Um thanks but ive seen those before. They dont look like wide body kits. Ive seen 2 out of the three at andy's auto sports. http://www.t-and-e.co.jp/set_ridge.html The 180 RPS13 is the kit id like but i dont think the hatch back bumper will fit the coupe does anyone know if it will or not? Or how to get it to fit.


----------



## ABuSD (Jun 28, 2005)

Nah the rear vertex guards wont fit just get that full kit and d-speed guards or something??


----------



## zellx2004 (Sep 30, 2004)

contact www.jacquemond.com I was told that their hatchback bodykits fit the coupe with modifications. At least that's what the owner of Jacquemond told me. Send them an email.


----------



## '91 240sx (Feb 17, 2003)

looks like it'll be a pretty decent amount of modification...


----------



## thedaddies (Sep 29, 2003)

It's also 10 grand. Not worth it imo.


----------



## '91 240sx (Feb 17, 2003)

not to mention it don't look to good, at least in my opinion...


----------



## Bluehydro8 (Apr 1, 2005)

[QUOTE='91 240sx]not to mention it don't look to good, at least in my opinion...[/QUOTE]

Your right, kinda looks like a cheap Ferrari replica or something.


----------



## Jissen_Kenbu (Jun 19, 2005)

Bluehydro8 said:


> Your right, kinda looks like a cheap Ferrari replica or something.


I dont exactly have 10 grand to use on a bodykit. Anyone else know of any wide body that would fit the coupe or atleast with little modification?


----------



## Bluehydro8 (Apr 1, 2005)

Jissen_Kenbu said:


> I dont exactly have 10 grand to use on a bodykit. Anyone else know of any wide body that would fit the coupe or atleast with little modification?

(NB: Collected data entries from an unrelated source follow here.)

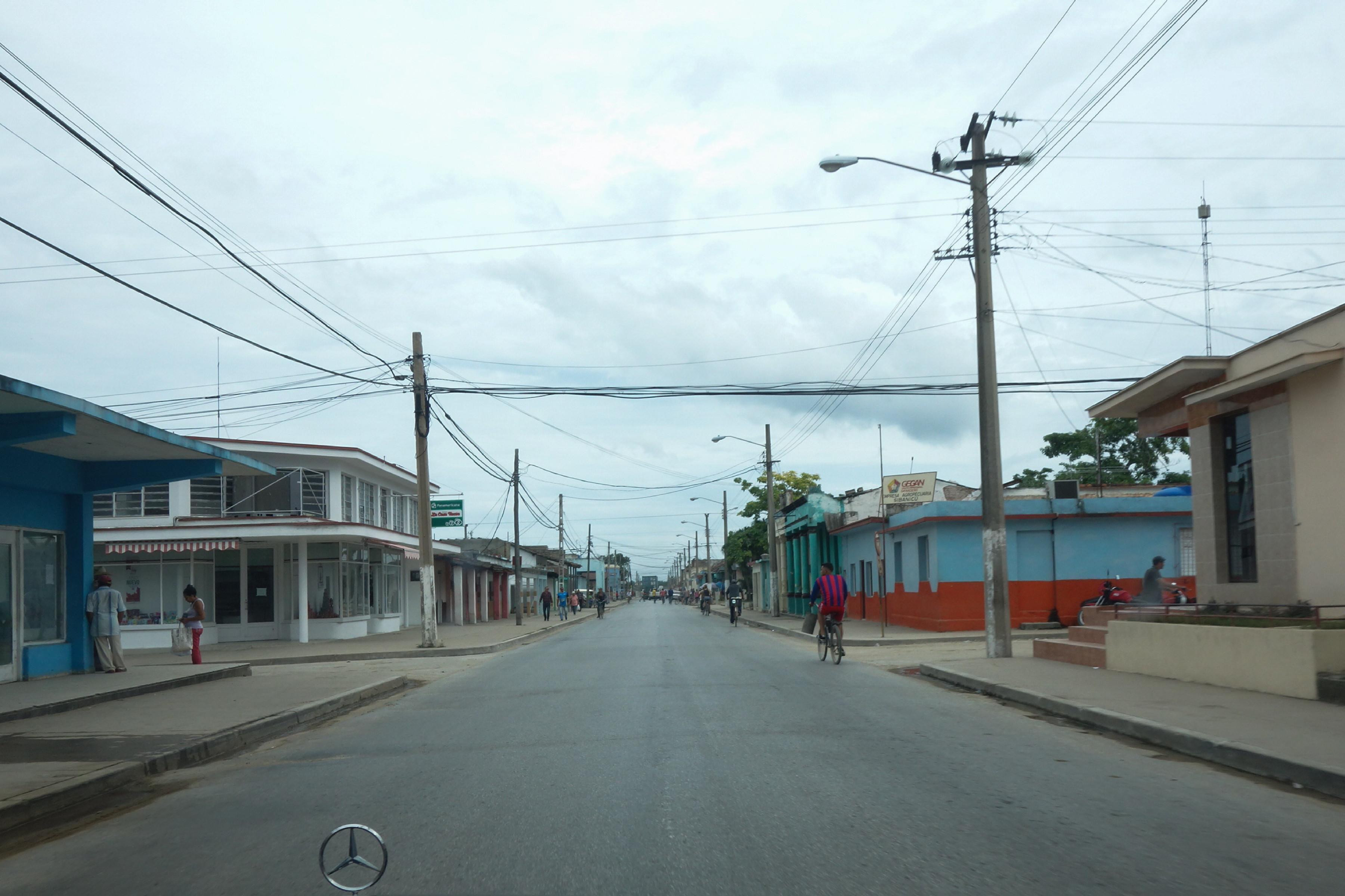 Sibanicú, Cuba
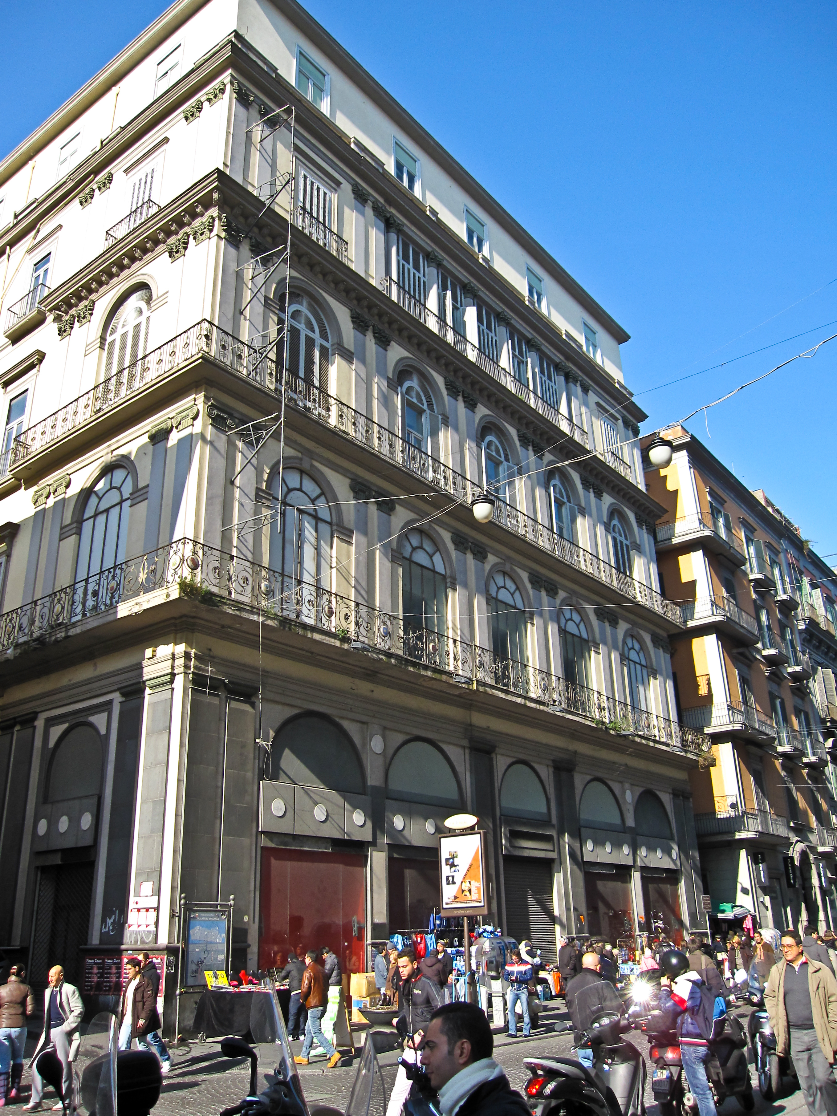 Napoli - Palazzo Buono. La facciata su Via Toledo
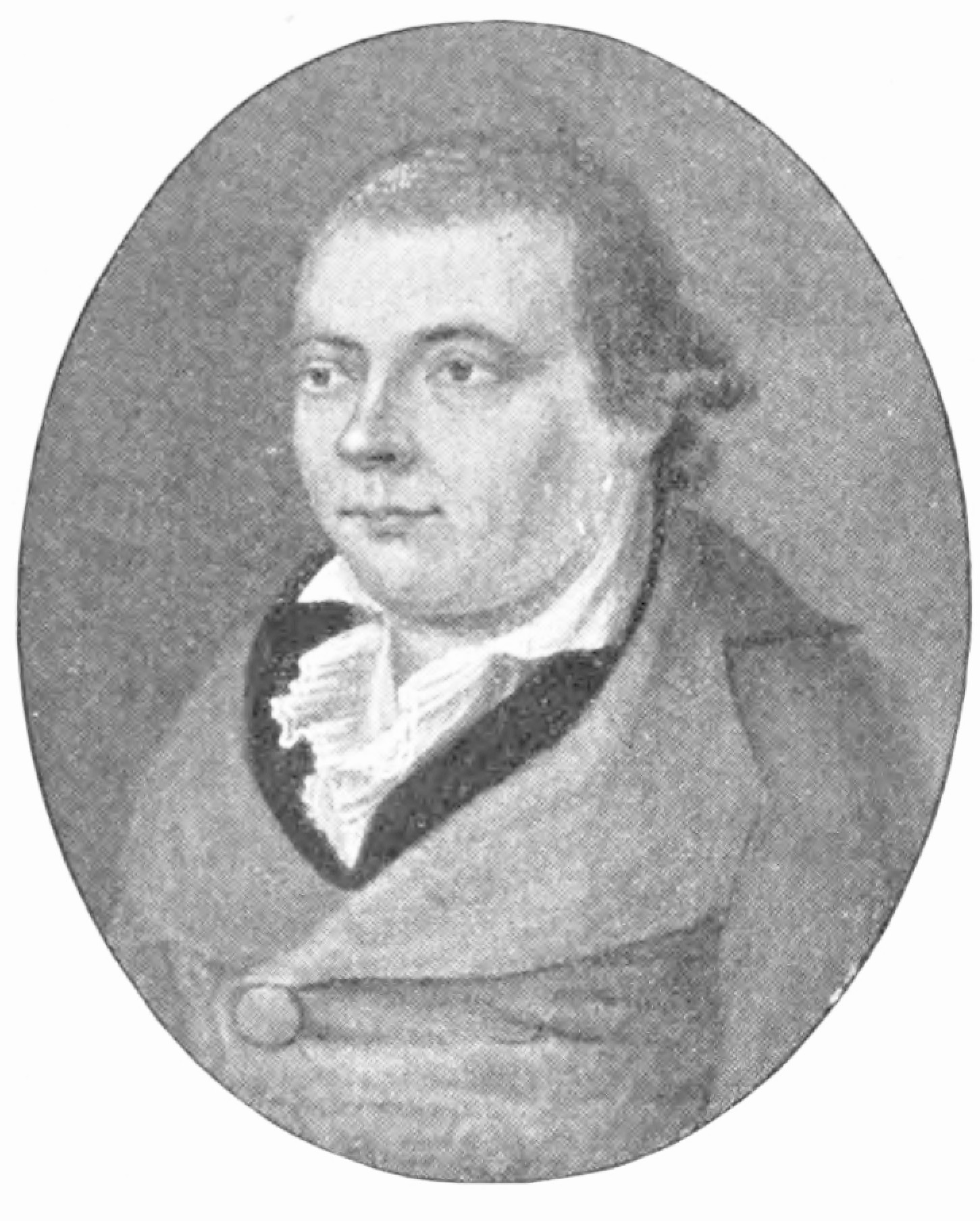 Karl Philipp Conz. In: Julius von Hartmann: Schillers Jugendfreunde. Stuttgart und Berlin: Cotta. S. 31
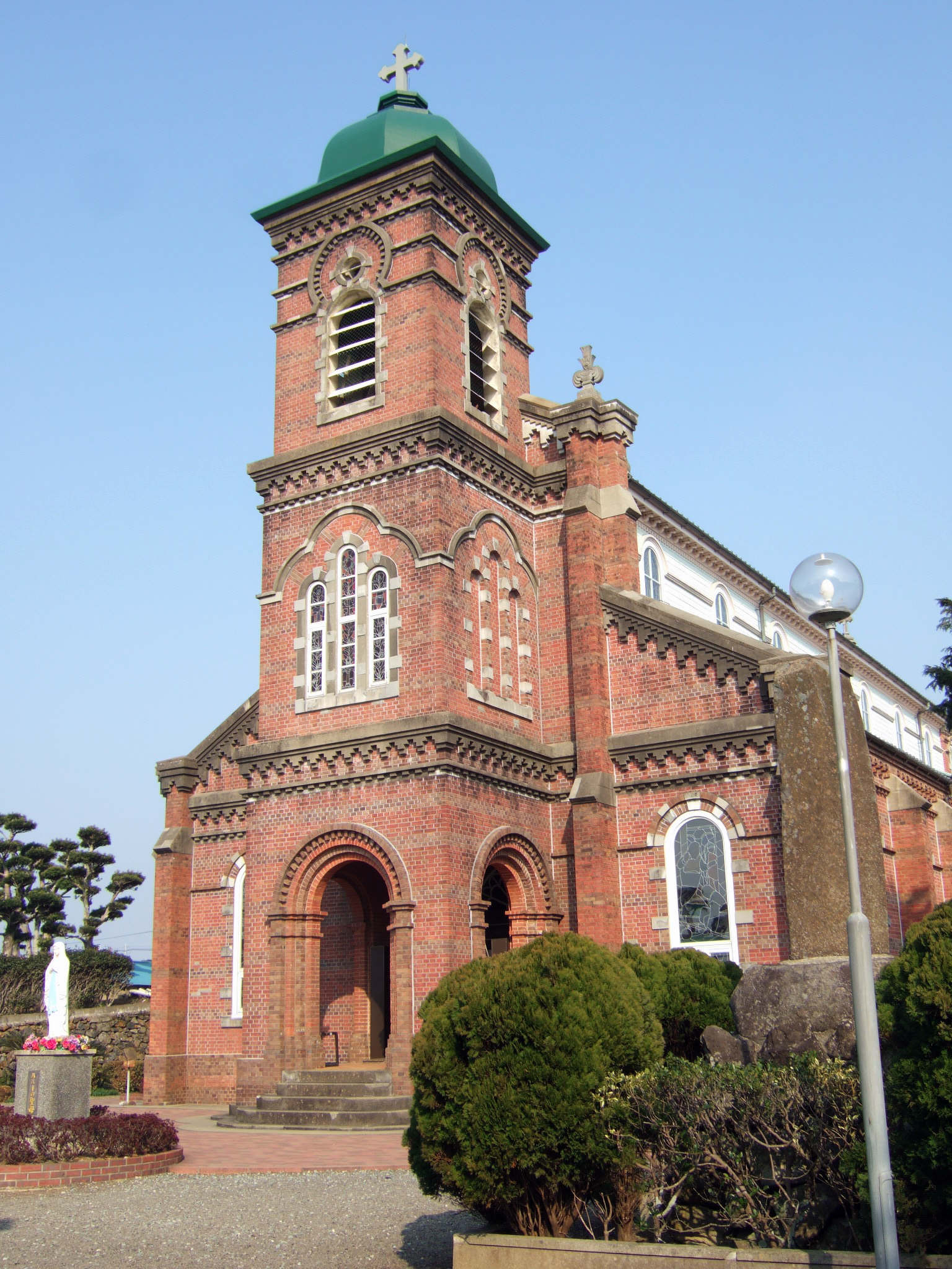 田平天主堂（カトリック田平教会,Tabira Catholic Church）
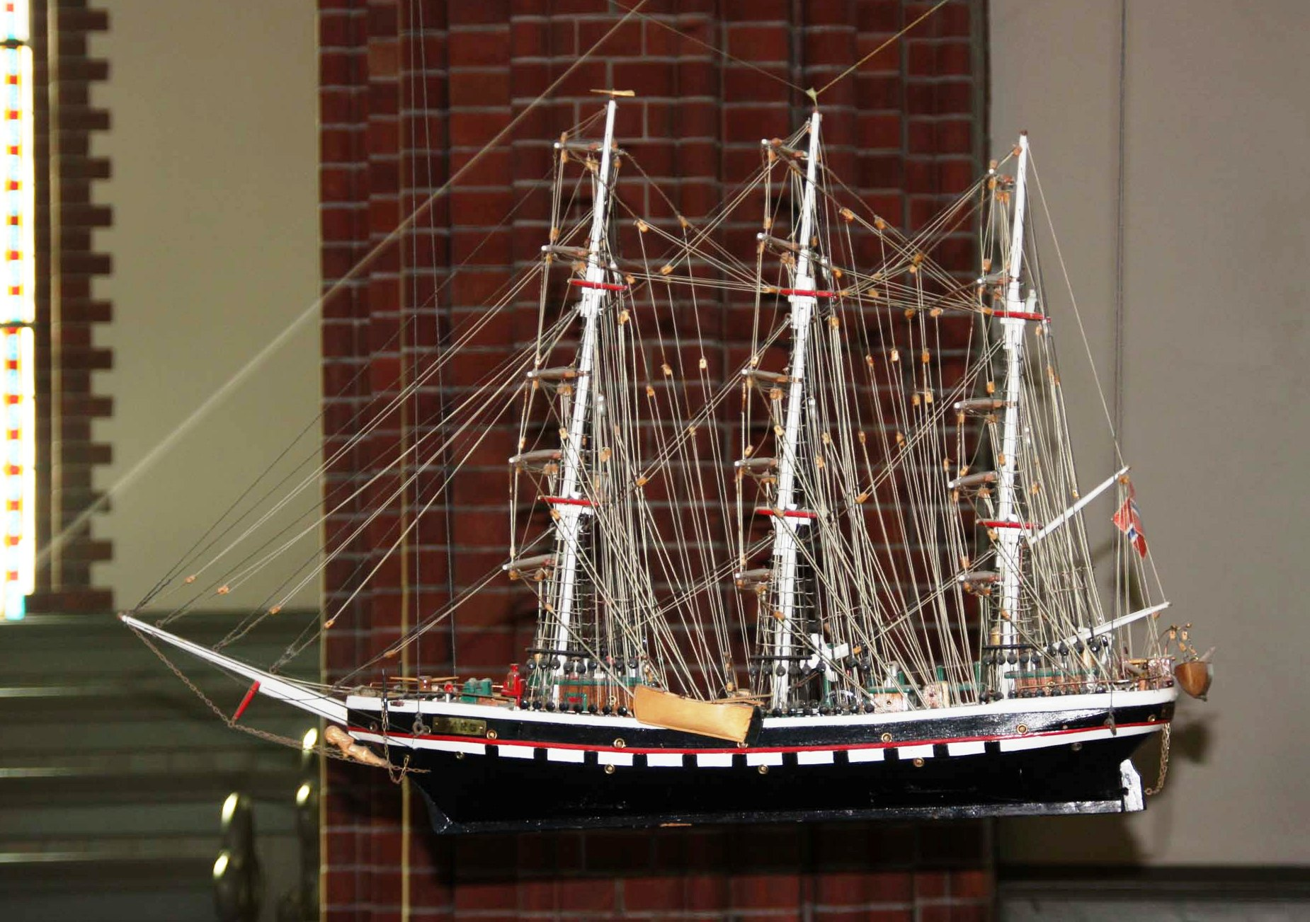 Kirkeskipet Varg i Trefoldighetskirken i Arendal

Why don't you have one custom made? a close friend of mine started a custom body kit company Called Infinity Motorsports. He will make you a custom widebody one for $1700 and for 300 bucks more will do all the bodywork and leave it ready for paint. Email me and i will get you his info. All fiberglass and he guarantees it for life. To prove to a customer how tough his body kits are, he laid a front bumper on the ground and stood on it. thats how tough they are. He made my custom kit. its not widebody but it still looks cool and costs less.


----------



## Jissen_Kenbu (Jun 19, 2005)

Bluehydro8 said:


> Why don't you have one custom made? a close friend of mine started a custom body kit company Called Infinity Motorsports. He will make you a custom widebody one for $1700 and for 300 bucks more will do all the bodywork and leave it ready for paint. Email me and i will get you his info. All fiberglass and he guarantees it for life. To prove to a customer how tough his body kits are, he laid a front bumper on the ground and stood on it. thats how tough they are. He made my custom kit. its not widebody but it still looks cool and costs less.


Does he have a website or something?


----------